### Activity
Under this line are the records; repeat exactly the lines starting at the one containing "organism: C. elegans" and ending at the one containing "sample: Mouse hepatocytes", omitting pictures.

Recorded data
*** Begin section ***

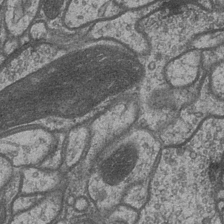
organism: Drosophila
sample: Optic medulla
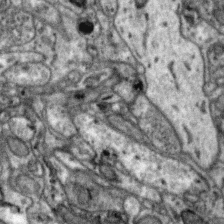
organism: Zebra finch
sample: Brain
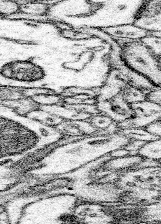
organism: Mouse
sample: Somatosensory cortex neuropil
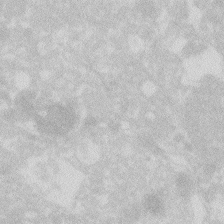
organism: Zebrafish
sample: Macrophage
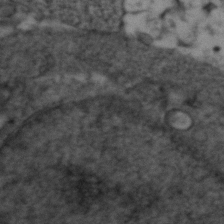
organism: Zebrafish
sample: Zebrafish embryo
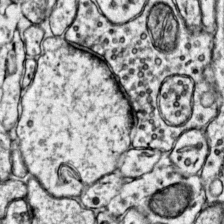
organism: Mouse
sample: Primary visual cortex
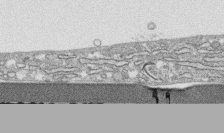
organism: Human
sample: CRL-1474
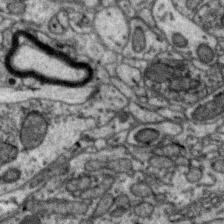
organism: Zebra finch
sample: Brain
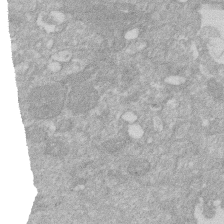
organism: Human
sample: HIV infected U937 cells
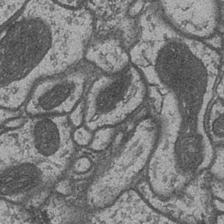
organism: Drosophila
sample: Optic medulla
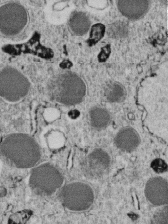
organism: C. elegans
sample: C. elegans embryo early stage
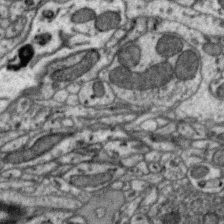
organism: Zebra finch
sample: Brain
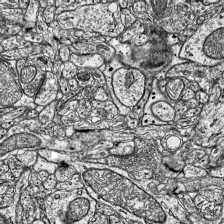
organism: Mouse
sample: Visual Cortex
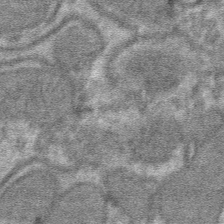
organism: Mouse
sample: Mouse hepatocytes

*** End section ***
*** Begin section ***

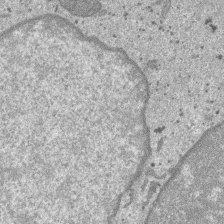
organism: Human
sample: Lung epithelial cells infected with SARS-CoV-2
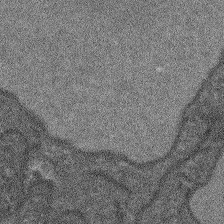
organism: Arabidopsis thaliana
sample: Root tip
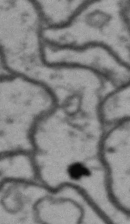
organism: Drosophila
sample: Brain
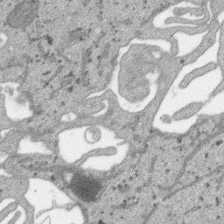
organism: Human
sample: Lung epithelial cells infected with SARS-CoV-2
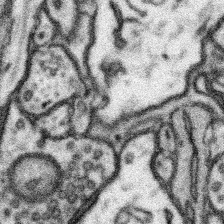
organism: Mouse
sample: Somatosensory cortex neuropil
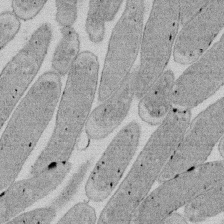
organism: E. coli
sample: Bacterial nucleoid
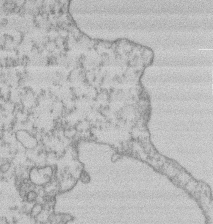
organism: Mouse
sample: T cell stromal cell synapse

*** End section ***

### Solution for this task
organism: C. elegans
sample: C. elegans embryo early stage
organism: Zebra finch
sample: Brain
organism: Mouse
sample: Visual Cortex
organism: Mouse
sample: Mouse hepatocytes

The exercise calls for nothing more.